Anche Banca Marche è rimasta coinvolta dalle indagini relative all’operazione “Controsenso” condotte dalla Guardia di Finanza di Rimini e che ha portato alla denuncia di 13 persone per bancarotta fraudolenta oltre ad un sequestro di 17 milioni di euro per equivalente. Secondo gli inquirenti Banca Marche, assieme ad altri due istituti italiani (Unicredit e Carim) e ad uno sanmarinese (Bac), avrebbe distratto grosse somme di denaro sotto forma di finanziamenti ipotecari dal fallimento della Make srl, che commercializzava il marchio Titan Bagno, colosso sammarinese finito in liquidazione e che aveva maturato una forte esposizione con le banche del Titano.

Sono stati denunciati per bancarotta fraudolenta l’amministratore di diritto e quello di fatto della srl che nel 2009 aveva trasferito l’attività da San Marino a Coriano – con un percorso inverso rispetto a quello di tante altre aziende e da cui ha preso nome l’operazione delle Fiamme Gialle – per ottenere, secondo l’accusa, un finanziamento necesserio ad acquistare e trasferire in Italia i beni di due società sammarinesi insolventi, riconducibili ai due indagati. Con decreto d’urgenza richiesto dal Pm Gengarelli e tramite rogatoria internazionale a San Marino, sono stati sottoposte a misura cautelare 10,5 milioni di euro e 16 automezzi. Per gli indagati anche le accuse di ricorso abusivo al credito e di bancarotta preferenziale visto che avrebbero fatto ricorso a pagamenti preferenziali attraverso la cessione di crediti societari verso fornitori e agenti, arrivando anche ad alienare un immobile a Moena per saldare un debito ad un fornitore.

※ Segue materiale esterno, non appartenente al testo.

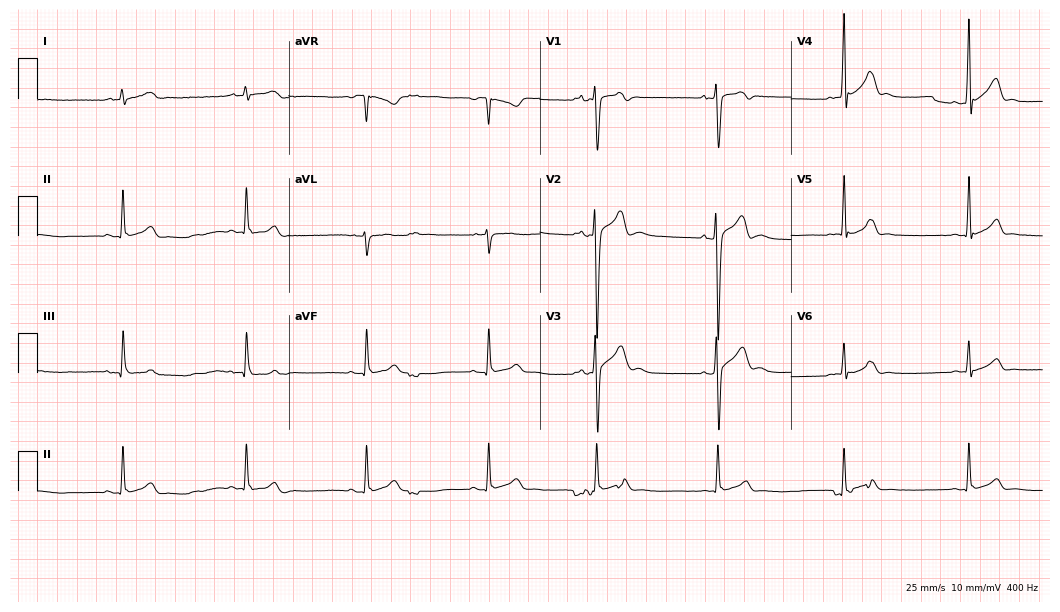
12-lead ECG (10.2-second recording at 400 Hz) from an 18-year-old man. Findings include sinus bradycardia (a sinus rate of 50 beats per minute or less).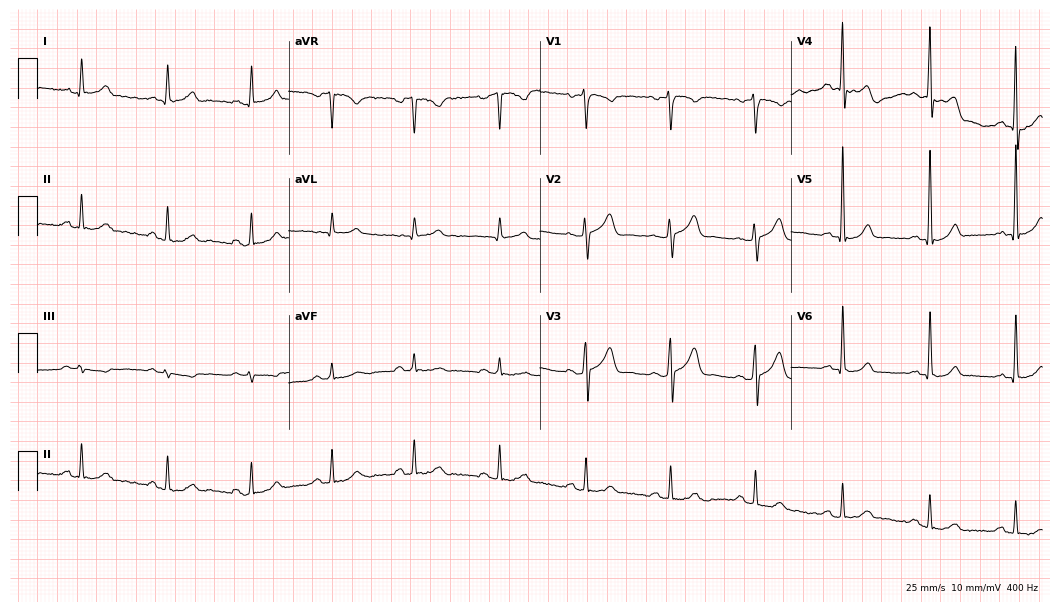
Resting 12-lead electrocardiogram (10.2-second recording at 400 Hz). Patient: a 47-year-old man. Read as a normal ECG.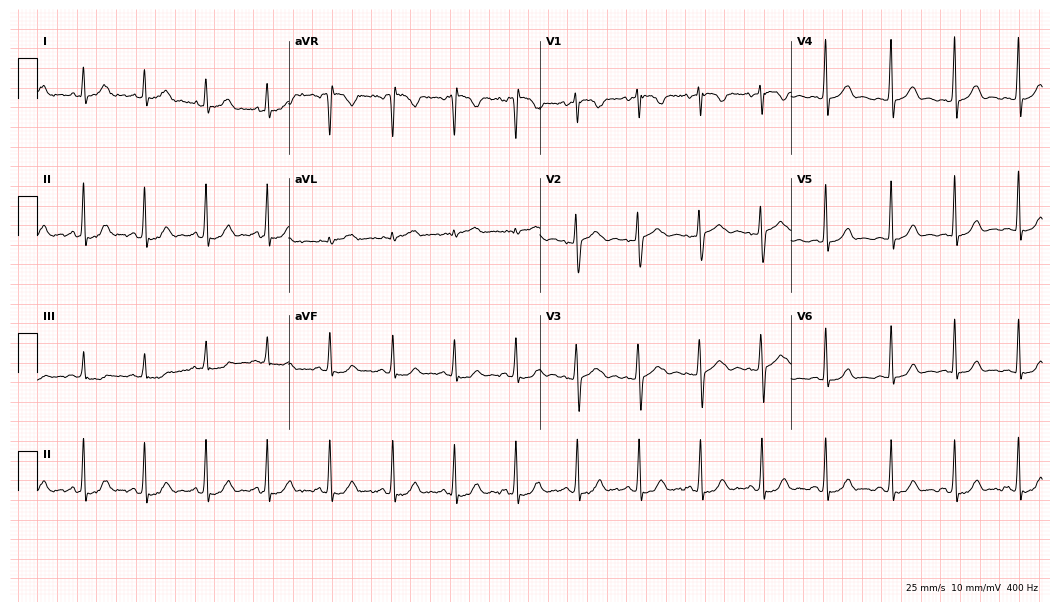
12-lead ECG (10.2-second recording at 400 Hz) from a woman, 21 years old. Labelled as a normal ECG.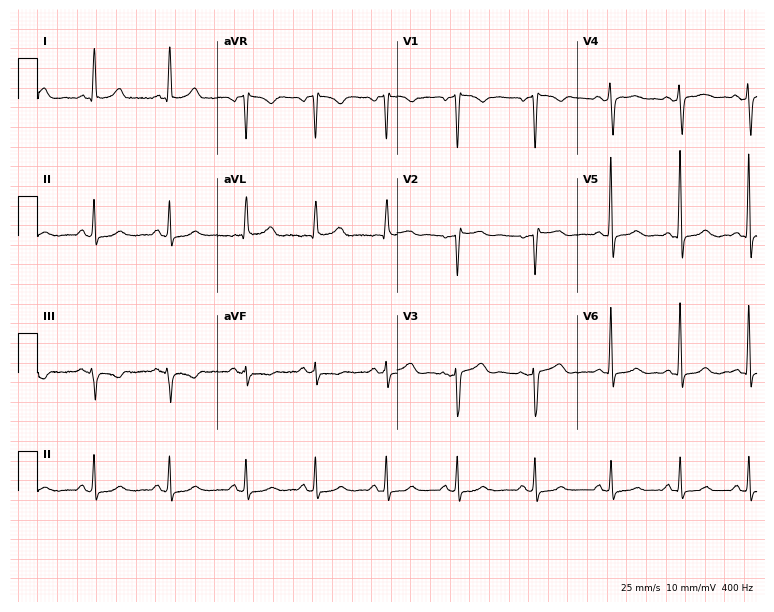
Standard 12-lead ECG recorded from a woman, 65 years old. None of these six findings is recorded: first-degree AV block, right bundle branch block, left bundle branch block, sinus bradycardia, atrial fibrillation, sinus tachycardia.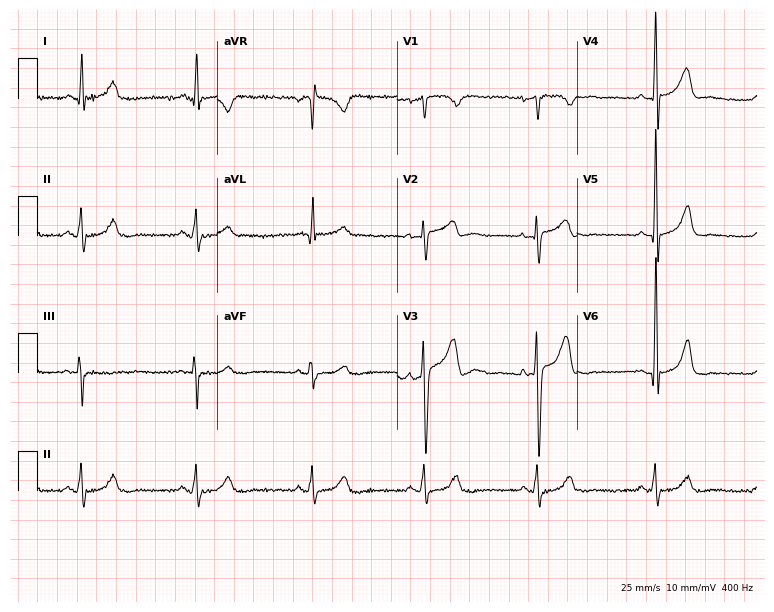
ECG — a man, 51 years old. Labelled as a normal ECG.

Nel prosieguo delle indagini sarebbe emerso anche il coinvolgimento degli istituti di credito bancari, tra cui anche l’istituto marchigiano, che – vantando un elevato credito nei confronti delle società coinvolte – avevano accordato nel 2011 finanziamenti per 6,7 milioni all’azienda di Coriano, garantendosi con ipoteche. Finanziamenti che sarebbero stati usati dall’azienda per acquisire i beni delle società sammarinesi sottraendoli al fallimento sul Titano. Le banche così si sarebbero garantite, con un simulato privilegio, il rientro dei mutui concorrendo però nel reato di bancarotta preferenziale. Al termine delle indagini il Gip Ardigò ha dunque disposto anche il sequestro, a carico delle banche, dell’ammontare del finanziamento concesso all’azienda fallita. Tra gli indagati anche un dipendente di una filiale di Banca Marche. Secondo quanto ha dichiarato alla stampa sanmarinese il direttore e amministratore delegato della Bac, la banca della Repubblica del Titano coinvolta nell’inchiesta, gli istituti non sarebbero rientrati di niente dall’operazione.  “Il piano”, avrebbe dichiarato, “era finalizzato alla tutela del progetto imprenditoriale dell’azienda”.